Be careful not to use csvjoin on large CSVs.

!csvjoin -c in_reply_to_status_id,id gelmanlibrary.csv gelmanlibrary_replies_to.csv > gelmanlibrary_with_replies_to.csv
!head -2 gelmanlibrary_with_replies_to.csv
id,tweet_url,created_at,parsed_created_at,user_screen_name,text,tweet_type,coordinates,hashtags,media,urls,favorite_count,in_reply_to_screen_name,in_reply_to_status_id,in_reply_to_user_id,lang,place,possibly_sensitive,retweet_count,reweet_or_quote_id,retweet_or_quote_screen_name,retweet_or_quote_user_id,source,user_id,user_created_at,user_default_profile_image,user_description,user_favourites_count,user_followers_count,user_friends_count,user_listed_count,user_location,user_name,user_statuses_count,user_time_zone,user_urls,user_verified,tweet_url2,created_at2,parsed_created_at2,user_screen_name2,text2,tweet_type2,coordinates2,hashtags2,media2,urls2,favorite_count2,in_reply_to_screen_name2,in_reply_to_status_id2,in_reply_to_user_id2,lang2,place2,possibly_sensitive2,retweet_count2,reweet_or_quote_id2,retweet_or_quote_screen_name2,retweet_or_quote_user_id2,source2,user_id2,user_created_at2,user_default_profile_image2,user_description2,user_favourites_count2,user_followers_count2,user_friends_count2,user_listed_count2,user_location2,user_name2,user_statuses_count2,user_time_zone2,user_urls2,user_verified2
558708573853974528,https://twitter.com/gelmanlibrary/status/558708573853974528,Fri Jan 23 19:31:18 +0000 2015,2015-01-23 19:31:18+00:00,gelmanlibrary,Loving the hashtag for this class: #3WeeksofGeek How can you not want to get in on that action? http://t.co/qVsLmjmRpl @LizSetto @kal58,reply,,3WeeksofGeek,,http://fanpilgrimage.wordpress.com,1,lizsetto,558704312709558273,848710944,en,,False,0,,,,"<a href=""http://twitter.com"" rel=""nofollow"">Twitter Web Client</a>",9710852,Fri Oct 26 14:31:42 +0000 2007,False,The heart of the George Washington University,329,4023,2623,99,"Foggy Bottom, Washington, DC",gelmanlibrary,5385,Eastern Time (US & Canada),http://library.gwu.edu/,False,https://twitter.com/lizsetto/status/558704312709558273,Fri Jan 23 19:14:23 +0000 2015,2015-01-23 19:14:23+00:00,lizsetto,"Thanks for the digital sign,@gelmanlibrary! Learn more &amp; then sign up for #3WeeksOfGeek at http://t.co/hytwTvfvuh! http://t.co/JtBURjs6aZ",original,,3WeeksOfGeek,https://twitter.com/LizSetto/status/558704312709558273/photo/1,http://fanpilgrimage.wordpress.com,1,,,,en,,False,1,,,,"<a href=""http://www.apple.com"" rel=""nofollow"">iOS</a>",848710944,Thu Sep 27 05:37:12 +0000 2012,False,"Librarian, homemaker, friend of animals. 🌈✨",5133,490,640,15,"Somerville, MA",Liz Settoducato,2565,Pacific Time (US & Canada),,False

twarc utilities

In addition to json2csv.py, Twarc includes a number of other useful tweet utilities (docs and complete list of scripts).

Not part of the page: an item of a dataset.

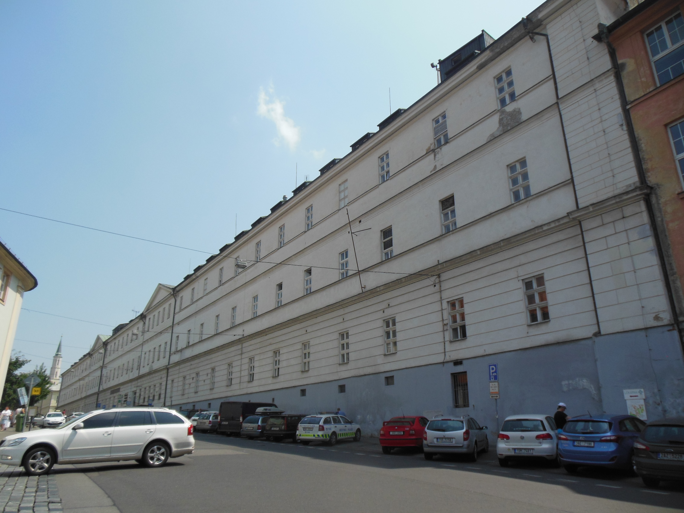 Budova Všeobecné fakultní nemocnice v ulici U Nemocnice na Novém Městě v Praze.

Here are some of my favorites.

tweet_compliance.py

Supports tweet compliance by retrieving the most current versions of tweets or removing unavailable (deleted or protected) tweets.

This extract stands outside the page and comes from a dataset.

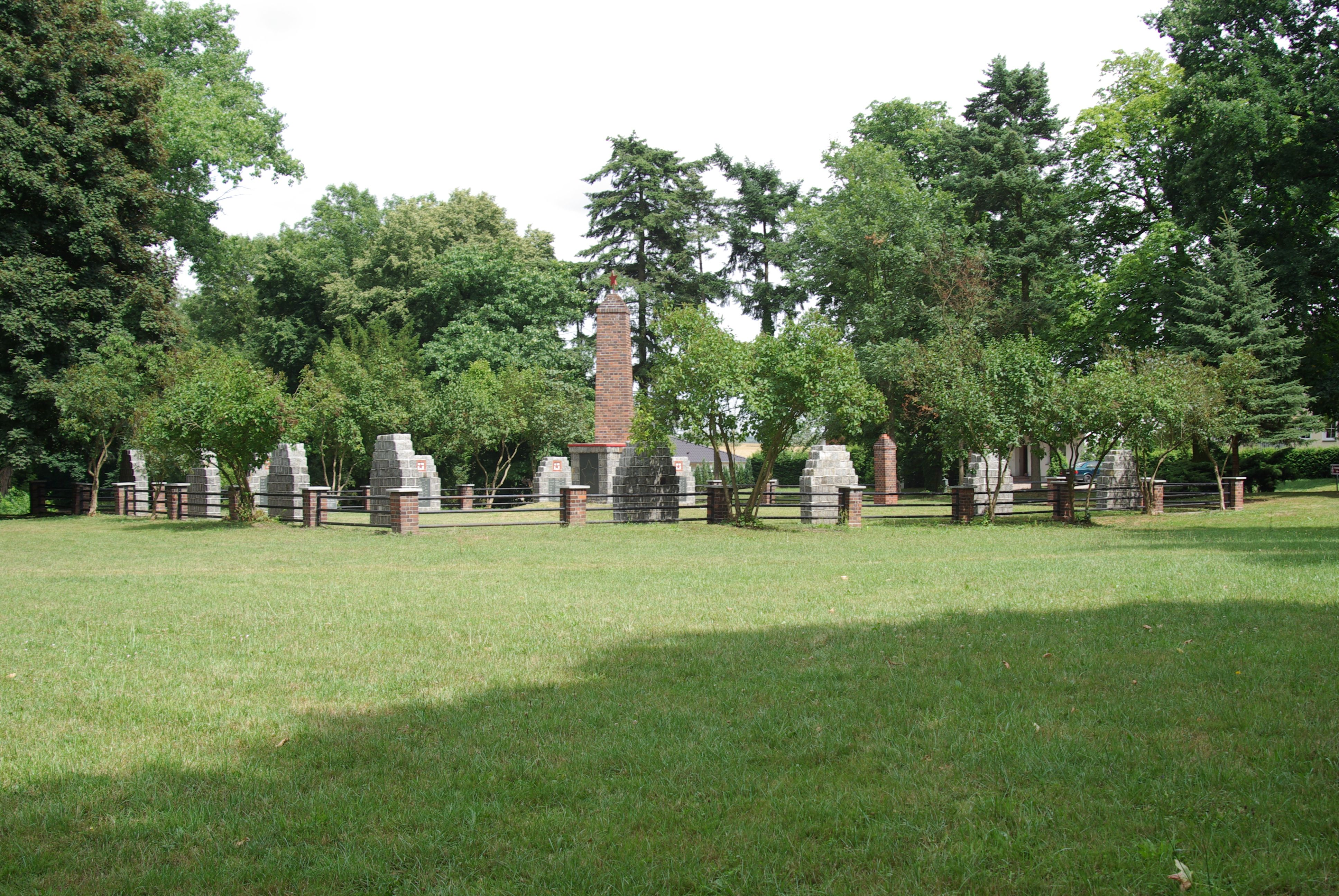 Steinhöfel, Ortsteil Heinersdorf, Landkreis Oder-Spree, Brandenburg, Deutschland, das Kriegerdenkmal am Dorfanger

Also useful for splitting out deleted tweets.

deduplicate.py

Not surpringly, deduplicates tweets. For a retweet, --extract-retweets will return the retweet and source tweet (i.e., the tweet that is retweeted). This is useful for extracting all of the tweets in a dataset.

deletes.py

Attempts to determine why a tweet was deleted, e.g., tweet deleted, user protected, retweet deleted.

unshrtn.py

Unshortens URLs contained in tweets and adds them to the tweet.